Kids to get two vaccines in one go

Bangladesh which has won global awards for its massive coverage in routine immunisation has introduced two new vaccines for use on Saturday.

Senior Correspondentbdnews24.com
Published : 21 March 2015, 04:02 PM
Updated : 21 March 2015, 04:16 PM

One, pneumonia vaccine, is completely new to the system which is aimed at saving hundreds of thousands of kids as pneumonia accounts for more than one-fifth of under-5 deaths.
 
The other, injectable version of polio vaccine, will be given to children in one shot along with the current oral doses for at least next three years before a complete switch to the injectable version is made.
 
Health Minister Mohammed Nasim inaugurated those vaccines on Saturday at Dhaka Shishu Hospital even as nurses administered them to children.
 
The pneumonia vaccine will be given in three doses – when the babies are six weeks, 10 weeks and 18 weeks old –for lifelong protection, said Dr Tajul A Bari, assistant director of the government’s Expanded Programme on Immunisation (EPI).
 
He said the injectable form of polio vaccine (IPV) would be given along with the last dose of the three doses oral vaccine (OPV), on the 14th week.
 
Why IPV, OPV together?
 
Bangladesh has become polio-free along with its neighbouring countries of the WHO’s South-East Asia region by feeding children vaccine orally (OPV).
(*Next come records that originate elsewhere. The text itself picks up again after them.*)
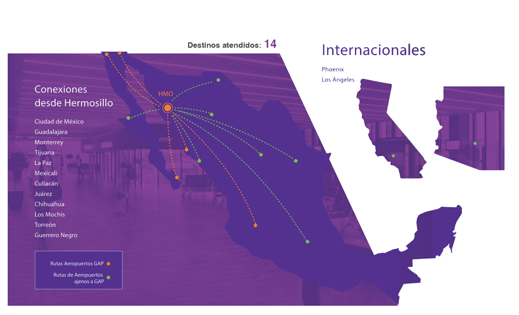 Destinos Hermosillo
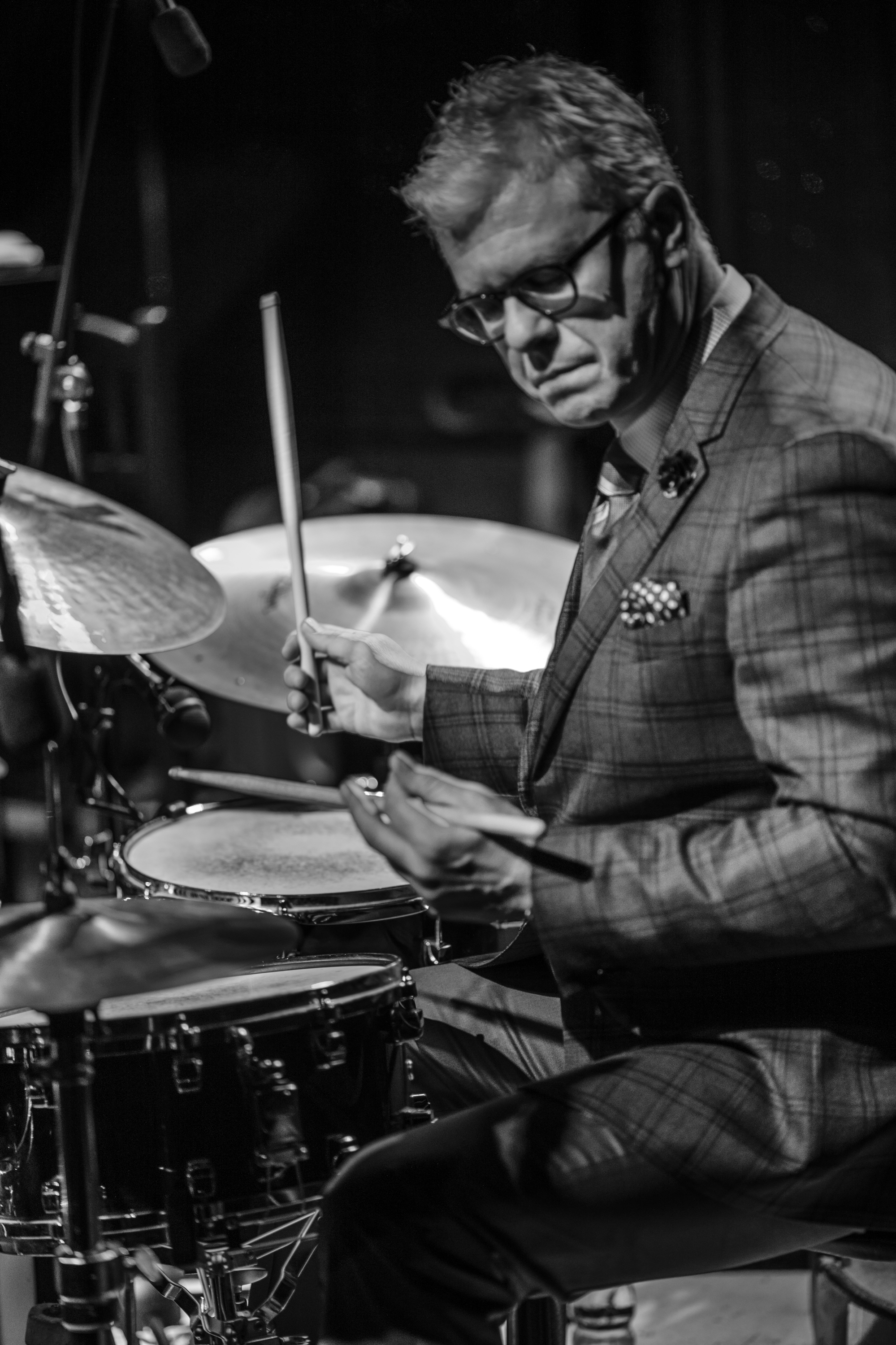 Ehud Asherie / piano David Wong / bajo Matt Wilson / batería Ken Peplowski / clarinete y saxo Invitado especial: Paquito D’Rivera / saxo 21 Festival Internacional de Jazz de Punta del Este El Sosiego, Punta del Este, Maldonado, Uruguay Camera: Canon EOS 5D Mark IV Lens: Zeiss Makro-Planar T* 2/100 ZE 0 ISO: 400
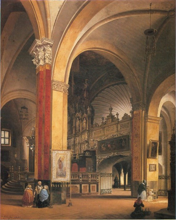 Interno della Basilica di sant'Eustorgio prima dei suoi restauri del 1841title QS:P1476,it:"Interno della Basilica di sant'Eustorgio prima dei suoi restauri del 1841" label QS:Lit,"Interno della Basilica di sant'Eustorgio prima dei suoi restauri del 1841"
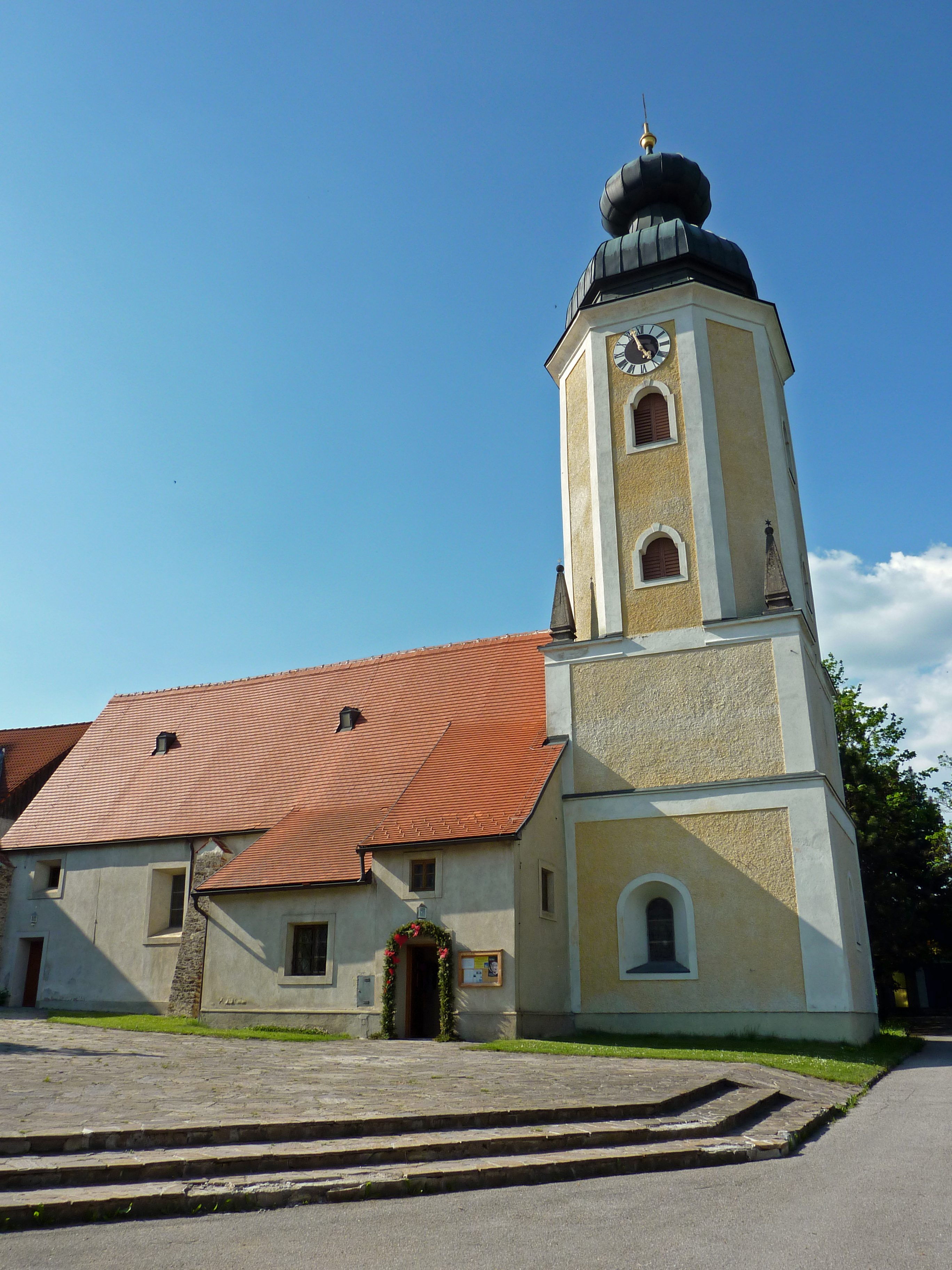 Pfarrkirche Sallingberg, Niederösterreich

The region, however, is advised to continue vaccination to maintain the polio-free status as India’s neighbour Pakistan, which belongs to a separate WHO region, Eastern Mediterranean, is not polio-free.
 
But Bangladesh like 139 other countries who relied on OPV has now been asked by the WHO to introduce injectable form.
 
The EPI assistant director Bari said they were focused on making a complete switch to IPV by 2018.

“But in between we have to give both so that children get protection from vaccine-derived viruses,” he said.
 
He explained that the oral vaccine comprises three strains, trivalent, of which type 2 had been eradicated from the world at least 15 years back.
 
“But it is causing paralytic polio, though rarely, to the children who are fed  oral doses.
 
“Almost all the vaccine derived polio cases in recent years in the world have been due to type 2 strain,” he said.
 
“So the trivalent OPV will be replaced by bivalent OPV only with type 1 and type 3 vaccine strains soon.
 
“But before making that switch globally it is advised to introduce at least one dose of the injectable form of polio vaccine into the routine system.

“This shot will give protection against the type-2 induced polio”, he said.
 
“At the same time this vaccine will help protect kids from the type 2 strain lingering in the environment before complete removal of oral vaccine,” the EPI assistant director said.
 
Global alliance for vaccine Gavi, UN agencies UNICEF and WHO, and the Global Polio Eradication Initiative (GPEI) that support Bangladesh for child vaccination have hailed the move in a joint statement.